Jeff Gonzales - Lower Standards, Lower
Performance
Recently I read an article
about injuries for rookie firefighters on the rise after they lower their
physical performance standards. This is my surprised face in case you are
wondering.
THE NEEDS OF THE MANY
The funny part was I came
across that message as I was leaving Oklahoma where I had just given a
leadership lecture, which had a major focus on standards. While we talked a lot
about leadership traits and the importance of all the cute leadership quotes,
the part regarding standards seemed to be the most engaging from the audience.
These were the people in charge of the standards for a huge federal agency with
a very important mission. You bet I was doing my best to get the point across
because quite frankly it benefits me and my family.
BACK TO THE JUICE BOX AWARD
What is the downside to
lowering standards, what does it really mean. I think from one point of view it
means diversity. More people can live out their dreams from childhood, dreams
like in this case being a firefighter. That means people who might not have had
a chance now have a chance. It’s all about the “me” instead of recognizing it’s
about the team. I sat there and told the audience there were times I didn’t get
picked for a mission because I wasn’t the best choice. Yah, it pissed me off,
yah I didn’t like it, but rather than cry about it, I did something about. I
figured out my weaknesses as it pertained to the mission and worked to improve.
That is the beauty of standards, the work when implemented, enforced and
followed. I know it is silly logic, but it works.
THE DEMAND FOR HIGHER
STANDARDS
There’s an old saying
everything works until it doesn’t. So, if you lower standards what do you get?
In plain English you get a watered down product. There was a time when we aimed
for the moon, literally. It was the Space Race between the former USSR and the
US. So many amazing things occurred and I believe the Apollo 11 mission of
landing a man on the moon is still one of our crowning achievements as a
country. The standards in place to make the cut as an astronaut are there for a
reason, a damn good one. I get it, do we need to see the same level of
standards if we are say going to run into a burning building. I’m going to say
probably not, however what is the same is the development of standards as it
pertains to each field.
BREAKING IT DOWN
It doesn’t matter if you
are strapped into a rocket or running into a burning building the objectives to
achieve peak performance from each field are pretty much the same. You identify
a task, you establish the conditions and then you determine the standard. The
standard is establishing the expected outcome for everyone. It is the most
important part to the objective formula, you have to put the most time into it
ensuring it is relative, realistic and repeatable.

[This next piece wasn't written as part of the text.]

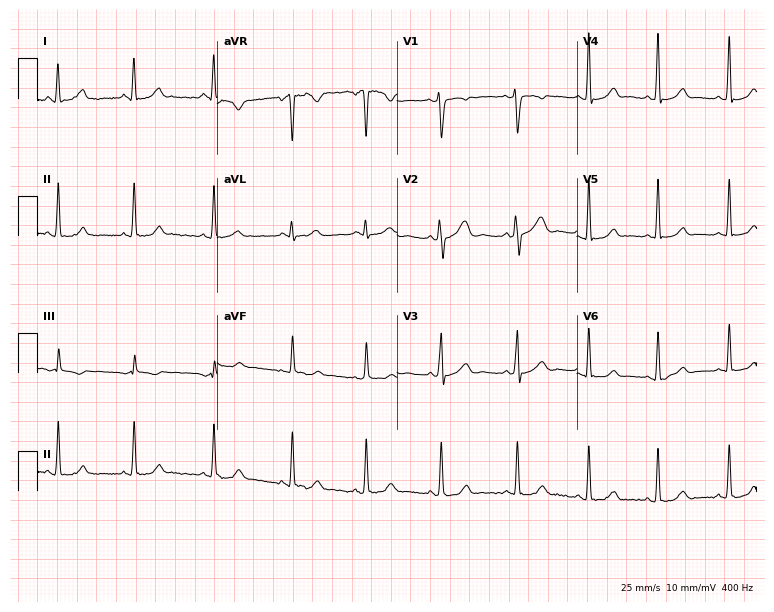
Standard 12-lead ECG recorded from a 33-year-old female patient (7.3-second recording at 400 Hz). None of these six findings is recorded: first-degree AV block, right bundle branch block, left bundle branch block, sinus bradycardia, atrial fibrillation, sinus tachycardia. Other findings, if any, are not listed.

SOMETIMES AND MAYBE ARE NOT
STANDARDS
Integrity is component that
is often misunderstood, but when I apply it to performance objectives it means
they are the exact same across the board. As a training company we go out of
our way to ensure our performance objectives are exactly the same. Without
that, we become subjective and not objective. It is critical to remain
objective when evaluating anything, there are no favors, backdoors or
mulligans. There is just performance, you either pass or fail. Recently as we
were establishing our 2015 calendar I had a host who wanted us to use their
readily available targets. Our response was of course we can do that, but here
is the cost of that decision. We will have to tell the students their final
grade will not count since they were not measured against the standard that all
others were. That is why people come to us to train, it is because of our
relentless pursuit of standards.
I’m sure everyone can talk
a good game until it is their ass strapped to 4.4 million pounds of rocket
fuel. Hopefully there is some comfort knowing standards were not lowered
because someone had a dream to work for NASA who didn’t get all A’s in school.